Congress failed to extend the 3.4 percent annual student loan interest rate by the July 1 deadline—meaning rates could return to 6.8 percent on new loans.

Several plans were floated by Members of Congress and the president—but none of them gained any traction. As Inside Higher Ed reports:

Subsidized student loans, which go to just under half of new undergraduate borrowers, are available only to students determined to have financial need. (Unlike unsubsidized loans, available to all undergraduate students, subsidized loans don’t accrue interest while students are enrolled in college.) About three-quarters of those loans go to students from families making under $60,000 per year.

Students who borrow the maximum amount of subsidized loans — $23,000 over a college career — will pay about $4,000 more in interest over a standard 10-year repayment plan. The average subsidized Stafford borrower takes out much less, about $9,000, and will pay about $1,500 more over the life of the loan.

No one wants college students to be saddled with more debt, but political tinkering with interest rates is at best a symptom of the larger problem of college affordability. The real malady is government meddling in education and lending in the first place—which adds to the cost, bureaucracy, inefficiency, and expense of a college education.

Ideally, there would be no federal involvement in education. That horse has long left the barn, and it will take years to reign it back in. A good first step is to redirect institutional subsidies to students in the form of grants.

Excluding federally subsidized student loans, approximately 17 percent of postsecondary institutions’ revenue during the 2009-10 academic year came from federal funding—up from about 14 percent during the 2005-06 academic year. In all postsecondary institutions nationwide received more than $28.4 billion in federal grants and contracts, plus $2.2 billion in federal appropriations, and another $20.7 billion in non-operating grants for a total of $51.3 billion.

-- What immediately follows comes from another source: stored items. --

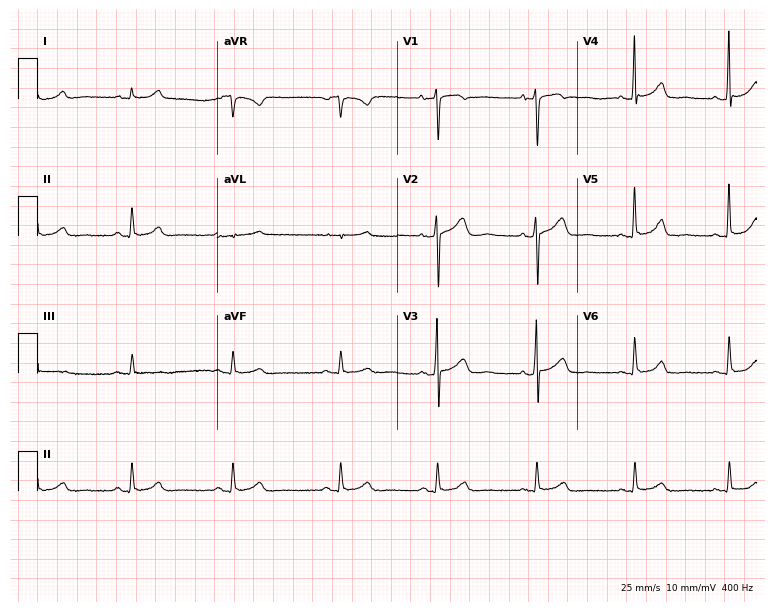
12-lead ECG from a 64-year-old man (7.3-second recording at 400 Hz). Recorded interpretation: within normal limits.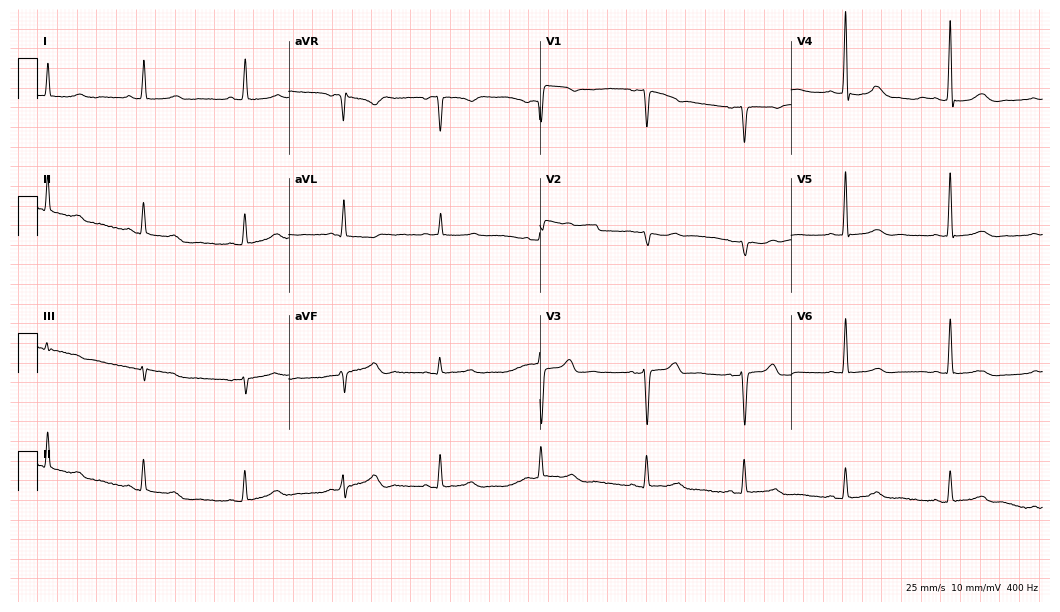
ECG — a female patient, 57 years old. Screened for six findings — first-degree AV block, right bundle branch block (RBBB), left bundle branch block (LBBB), sinus bradycardia, atrial fibrillation (AF), sinus tachycardia — none is recorded. Only these six findings were labelled.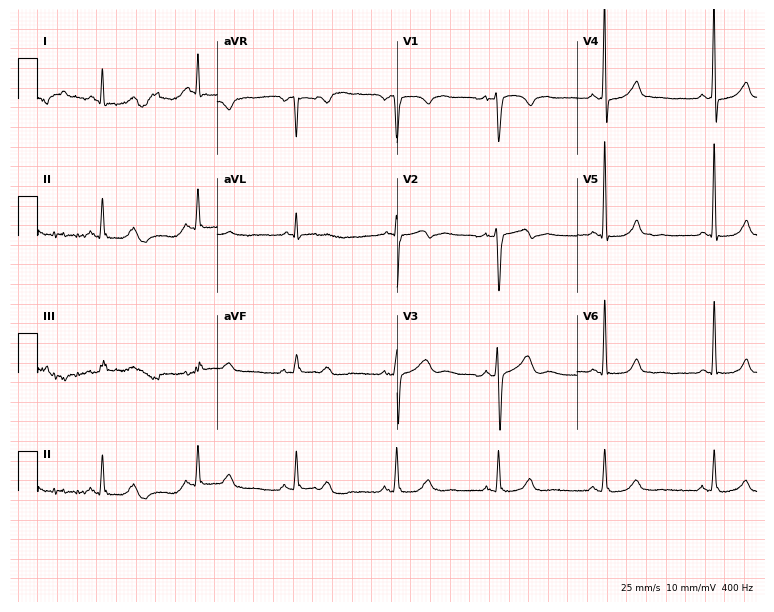
Standard 12-lead ECG recorded from a 44-year-old male. None of these six findings is recorded: first-degree AV block, right bundle branch block, left bundle branch block, sinus bradycardia, atrial fibrillation, sinus tachycardia.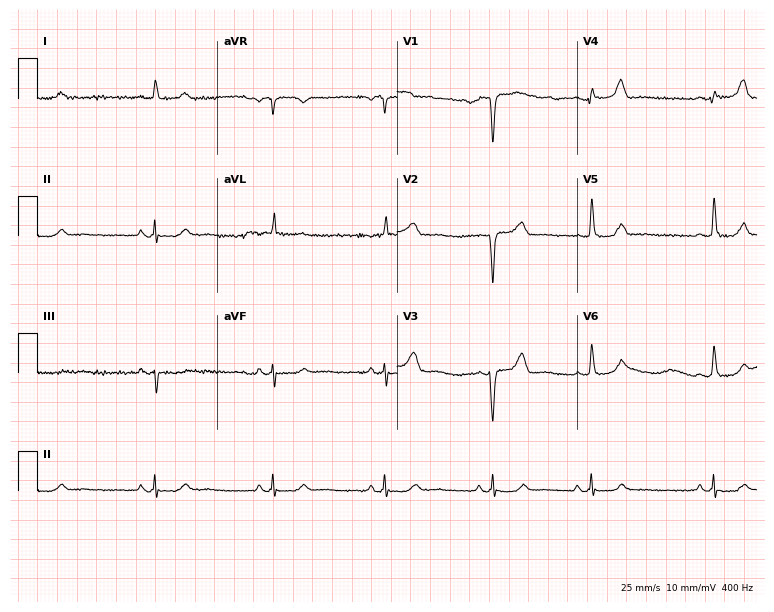
Resting 12-lead electrocardiogram. Patient: a 60-year-old male. None of these six findings is recorded: first-degree AV block, right bundle branch block, left bundle branch block, sinus bradycardia, atrial fibrillation, sinus tachycardia. Findings outside these six are not listed.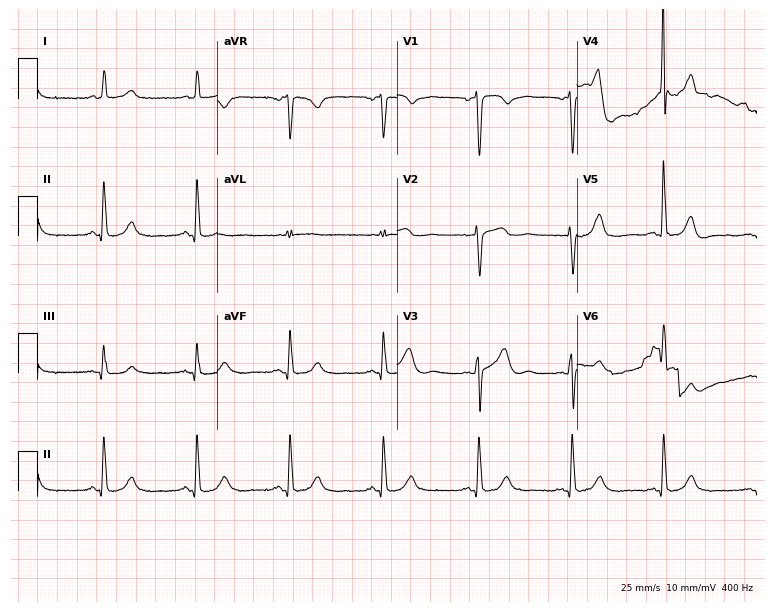
Resting 12-lead electrocardiogram. Patient: a female, 79 years old. Read as a normal ECG.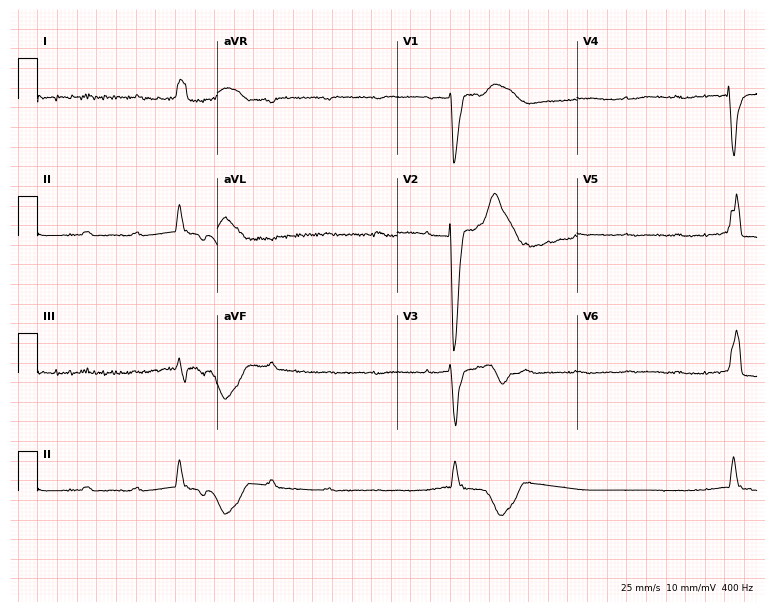
Standard 12-lead ECG recorded from a 76-year-old male patient. None of these six findings is recorded: first-degree AV block, right bundle branch block, left bundle branch block, sinus bradycardia, atrial fibrillation, sinus tachycardia.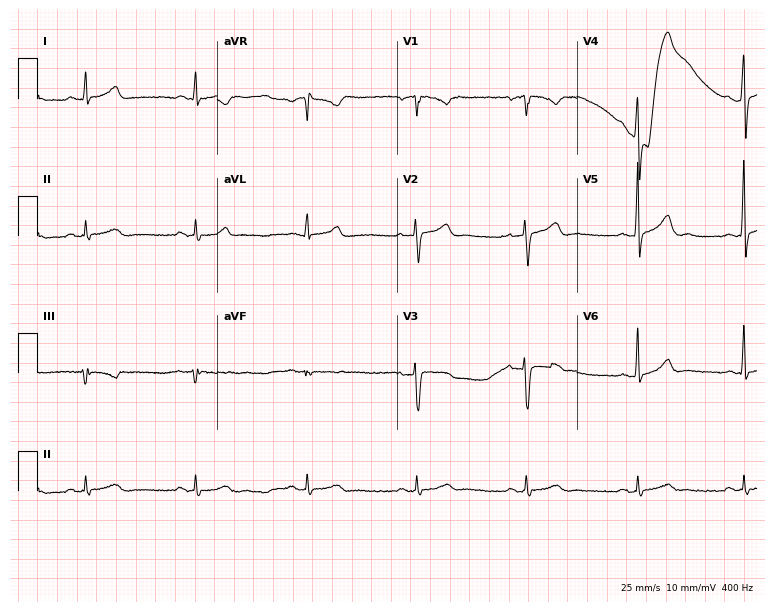
12-lead ECG from a 42-year-old male patient. Labelled as a normal ECG.

For all that money college is becoming less affordable, and students are saddled with staggering debt. Rather than funnel all that money through postsecondary bureaucracies, it should instead be directed to students in the form of grants. If students do not complete their degree programs, those grants would convert to loans and have to be repaid based on the current market—not government jiggered—rate.

Some 21 million students were enrolled in college in the fall of 2009. Roughly half (49.6 percent) received federal loans. Directing the more than $51 billion in non-loan federal funding postsecondary institutions received to the roughly 10.5 million students who received federal loans would work out to roughly $4,885 per undergraduate.

Not only would students have cash in hand, they would be motivated to do their homework concerning institutions that offer the best programs at the best prices. After all, if undergraduates don’t finish they’d have to pay the money back.

Likewise, having to compete for students and their education dollars would introduce powerful incentives to keep costs and bureaucratic bloat down, while keeping student completion rates up.

There’s no such motivation with federal subsidies. Institutions get funded regardless of how effective—or not—they are.

It’s likely Congress will pass some student loan interest scheme this week—but don’t expect it to make college more affordable.